In front of a predominantly male crowd of 20,000, all it took for the female attendees to bare some skin was a quick glance from a cameraman and some encouragement from the stands. The only part of a woman that may not have been on display was feminism — but that’s an ideological debate for a different day.

In fact, adult-film legend Ron Jeremy may have missed the point when he told WIP 610 commentators, “This stadium probably couldn’t sell out a Guns ‘N’ Roses concert, but it sells out for these guys eating chicken.”

Somehow, this group seemed to be more attracted to human breasts than their ornithological equivalents.

Despite the joyously raucous behavior at Philadelphia’s equivalent of a bacchanal, the eating competition itself was, in fact, quite the showdown.

From the get-go, the battle for Wing Bowl 19 was clearly between five-time champion Bill “El Wingador” Simmons and defending title-holder Jonathan “Super” Squibb.

It was the stuff that cliche sports movies are made of: the young upstart taking on the weary veteran.

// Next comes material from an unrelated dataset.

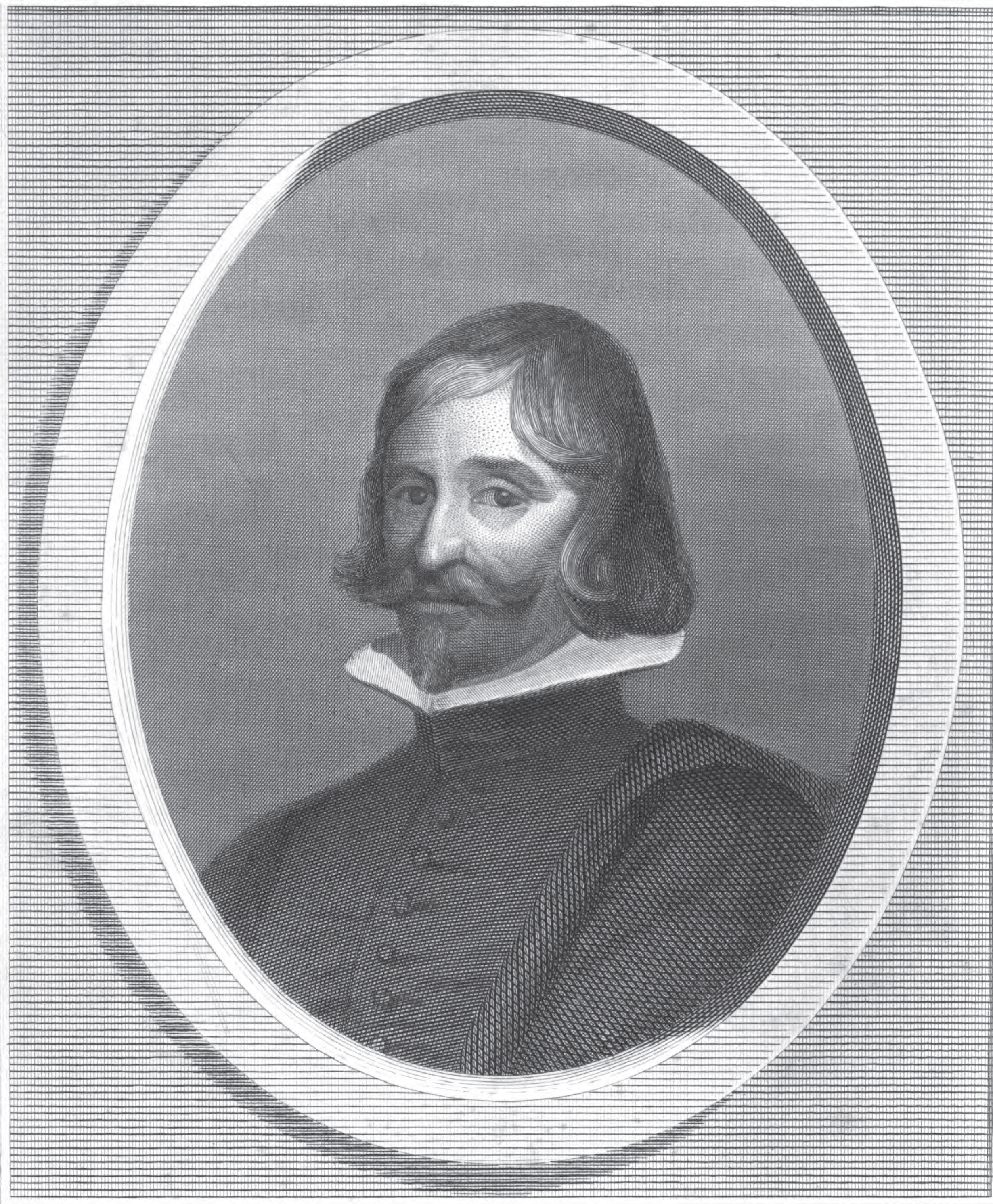 Ritratto di Jusepe Martínez, pittore di Filippo IV, che fece il figlio di Martinez. Il ritratto assomiglia questo ritratto qui.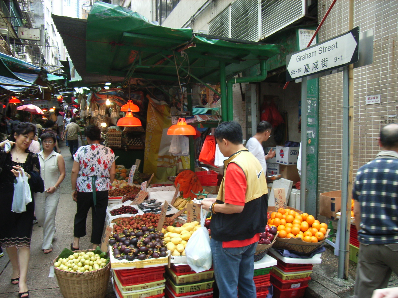 嘉咸街是中環的街市區內的另一條街道，街上沿途有不少街邊賣濕貸的小商販 by TangHon

That storyline shone through in their eating styles. Squibb was calm and methodical, rotating the wings in his mouth as he bobbed his head up and down. The New Jersey native swayed from side to side, dancing to a soundtrack that nobody else could hear. “I just get in the rhythm,” he said later.

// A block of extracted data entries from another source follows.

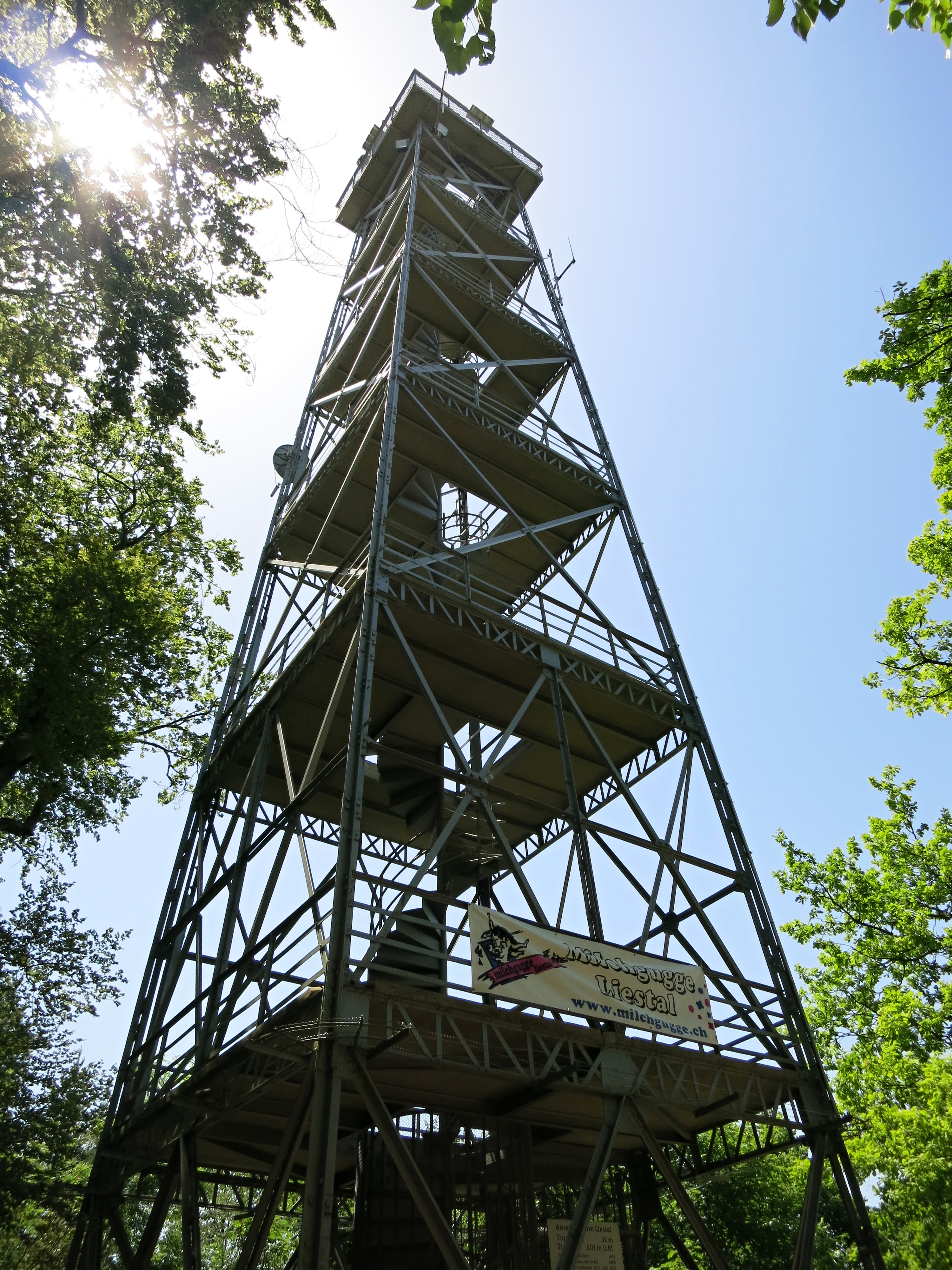 Schleifenbergturm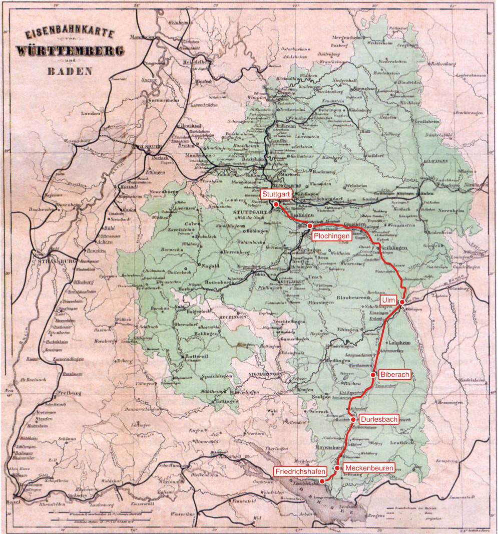 Verlauf der Schwäbischen Eisenbahn mit den Stationen, die Im Lied "Auf de' schwäb'sche Eisebahne" benannt werden.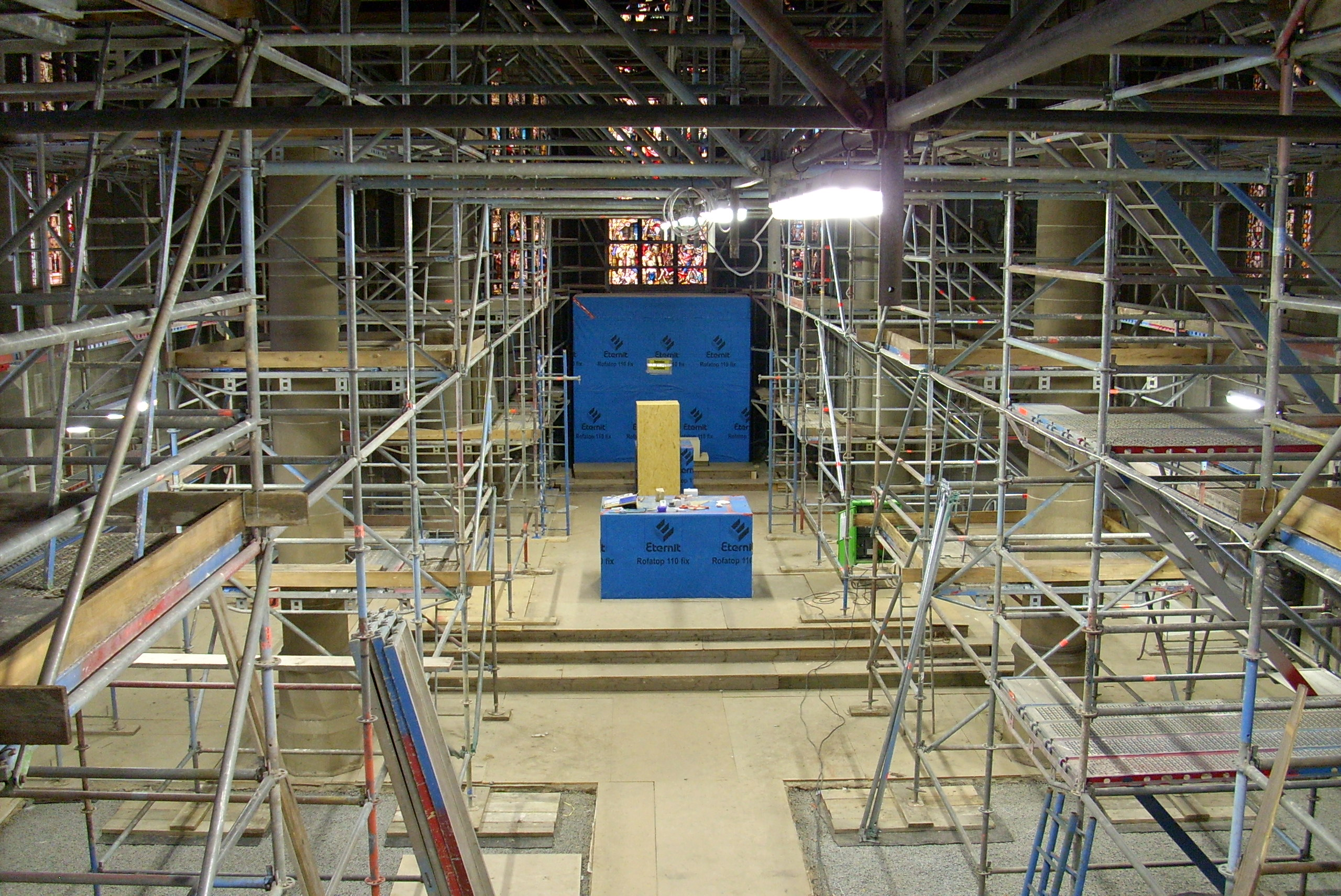 Gerüste während der Renovierung der katholischen Pfarrkirche St. Matthäus Bad Sobernheim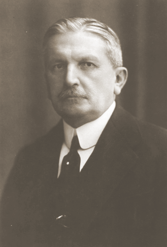 Henryk Grohman, łódzki fabrykant i przemysłowiec

Not so for Simmons, who seemed to down a wing in one bite and in a decidedly less relaxed fashion. He seemingly vacuumed the meat into his mouth.

Even though Simmons’ entourage included renowned competitive eater Takeru Kobayashi — who downed a cheesesteak (“wit,” if you were wondering) in 24 seconds during the break between rounds — experience was not enough.

Squibb sealed the deal with just one wing. His record-setting total of 255 wings earned him $20,000 and a 2011 Dodge Ram in addition to the prestige of winning three straight titles.

Other competitors — lesser ones — may have felt queasy or nauseous after achieving the same gluttonous feat. But Squibb?

“Total euphoria,” he said.

The mark of a true champion.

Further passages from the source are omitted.